Goal of the exercise.
I'd like the line containing "JUN13 | 11.9 |" and each line that follows, through the last line of the material, set down exactly as they are, and no others.

Entries provided.
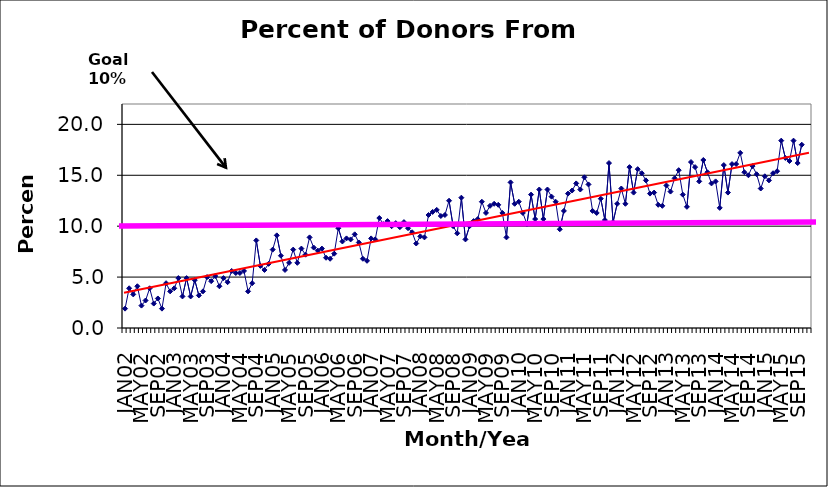
| Category | Series 0 |
|---|---|
| JAN02 | 1.9 |
| FEB02 | 3.9 |
| MAR02 | 3.3 |
| APR02 | 4.1 |
| MAY02 | 2.2 |
| JUN02 | 2.7 |
| JUL02 | 3.9 |
| AUG02 | 2.4 |
| SEP02 | 2.9 |
| OCT02 | 1.9 |
| NOV02 | 4.4 |
| DEC02 | 3.6 |
| JAN03 | 3.9 |
| FEB03 | 4.9 |
| MAR03 | 3.1 |
| APR03 | 4.9 |
| MAY03 | 3.1 |
| JUN03 | 4.7 |
| JUL03 | 3.2 |
| AUG03 | 3.6 |
| SEP03 | 5 |
| OCT03 | 4.6 |
| NOV03 | 5.1 |
| DEC03 | 4.1 |
| JAN04 | 4.9 |
| FEB04 | 4.5 |
| MAR04 | 5.6 |
| APR04 | 5.4 |
| MAY04 | 5.4 |
| JUN04 | 5.6 |
| JUL04 | 3.6 |
| AUG04 | 4.4 |
| SEP04 | 8.6 |
| OCT04 | 6.1 |
| NOV04 | 5.7 |
| DEC04 | 6.3 |
| JAN05 | 7.7 |
| FEB05 | 9.1 |
| MAR05 | 7.1 |
| APR05 | 5.7 |
| MAY05 | 6.4 |
| JUN05 | 7.7 |
| JUL05 | 6.4 |
| AUG05 | 7.8 |
| SEP05 | 7.2 |
| OCT05 | 8.9 |
| NOV05 | 7.9 |
| DEC05 | 7.6 |
| JAN06 | 7.8 |
| FEB06 | 6.9 |
| MAR06 | 6.8 |
| APR06 | 7.3 |
| MAY06 | 9.8 |
| JUN06 | 8.5 |
| JUL06 | 8.8 |
| AUG06 | 8.7 |
| SEP06 | 9.2 |
| OCT06 | 8.4 |
| NOV06 | 6.8 |
| DEC06 | 6.6 |
| JAN07 | 8.8 |
| FEB07 | 8.7 |
| MAR07 | 10.8 |
| APR07 | 10.2 |
| MAY07 | 10.5 |
| JUN07 | 10 |
| JUL07 | 10.3 |
| AUG07 | 9.9 |
| SEP07 | 10.4 |
| OCT07 | 9.8 |
| NOV07 | 9.4 |
| DEC07 | 8.3 |
| JAN08 | 9 |
| FEB08 | 8.9 |
| MAR08 | 11.1 |
| APR08 | 11.4 |
| MAY08 | 11.6 |
| JUN08 | 11 |
| JUL08 | 11.1 |
| AUG08 | 12.5 |
| SEP08 | 10 |
| OCT08 | 9.3 |
| NOV08 | 12.8 |
| DEC08 | 8.7 |
| JAN09 | 10 |
| FEB09 | 10.5 |
| MAR09 | 10.7 |
| APR09 | 12.4 |
| MAY09 | 11.3 |
| JUN09 | 12 |
| JUL09 | 12.2 |
| AUG09 | 12.1 |
| SEP09 | 11.3 |
| OCT09 | 8.9 |
| NOV09 | 14.3 |
| DEC09 | 12.2 |
| JAN10 | 12.4 |
| FEB10 | 11.3 |
| MAR10 | 10.2 |
| APR10 | 13.1 |
| MAY10 | 10.7 |
| JUN10 | 13.6 |
| JUL10 | 10.7 |
| AUG10 | 13.6 |
| SEP10 | 12.9 |
| OCT10 | 12.4 |
| NOV10 | 9.7 |
| DEC10 | 11.5 |
| JAN11 | 13.2 |
| FEB11 | 13.5 |
| MAR11 | 14.2 |
| APR11 | 13.6 |
| MAY11 | 14.8 |
| JUN11 | 14.1 |
| JUL11 | 11.5 |
| AUG11 | 11.3 |
| SEP11 | 12.7 |
| OCT11 | 10.6 |
| NOV11 | 16.2 |
| DEC11 | 10.4 |
| JAN12 | 12.2 |
| FEB12 | 13.7 |
| MAR12 | 12.2 |
| APR12 | 15.8 |
| MAY12 | 13.3 |
| JUN12 | 15.6 |
| JUL12 | 15.2 |
| AUG12 | 14.5 |
| SEP12 | 13.2 |
| OCT12 | 13.3 |
| NOV12 | 12.1 |
| DEC12 | 12 |
| JAN13 | 14 |
| FEB13 | 13.4 |
| MAR13 | 14.7 |
| APR13 | 15.5 |
| MAY13 | 13.1 |
| JUN13 | 11.9 |
| JUL13 | 16.3 |
| AUG13 | 15.8 |
| SEP13 | 14.4 |
| OCT13 | 16.5 |
| NOV13 | 15.3 |
| DEC13 | 14.2 |
| JAN14 | 14.4 |
| FEB14 | 11.8 |
| MAR14 | 16 |
| APR14 | 13.3 |
| MAY14 | 16.1 |
| JUN14 | 16.1 |
| JUL14 | 17.2 |
| AUG14 | 15.3 |
| SEP14 | 15 |
| OCT14 | 15.9 |
| NOV14 | 15.1 |
| DEC14 | 13.7 |
| JAN15 | 14.9 |
| FEB15 | 14.5 |
| MAR15 | 15.2 |
| APR15 | 15.4 |
| MAY15 | 18.4 |
| JUN15 | 16.7 |
| JUL15 | 16.4 |
| AUG15 | 18.4 |
| SEP15 | 16.2 |
| OCT15 | 18 |

Solution to the exercise.
| JUN13 | 11.9 |
| JUL13 | 16.3 |
| AUG13 | 15.8 |
| SEP13 | 14.4 |
| OCT13 | 16.5 |
| NOV13 | 15.3 |
| DEC13 | 14.2 |
| JAN14 | 14.4 |
| FEB14 | 11.8 |
| MAR14 | 16 |
| APR14 | 13.3 |
| MAY14 | 16.1 |
| JUN14 | 16.1 |
| JUL14 | 17.2 |
| AUG14 | 15.3 |
| SEP14 | 15 |
| OCT14 | 15.9 |
| NOV14 | 15.1 |
| DEC14 | 13.7 |
| JAN15 | 14.9 |
| FEB15 | 14.5 |
| MAR15 | 15.2 |
| APR15 | 15.4 |
| MAY15 | 18.4 |
| JUN15 | 16.7 |
| JUL15 | 16.4 |
| AUG15 | 18.4 |
| SEP15 | 16.2 |
| OCT15 | 18 |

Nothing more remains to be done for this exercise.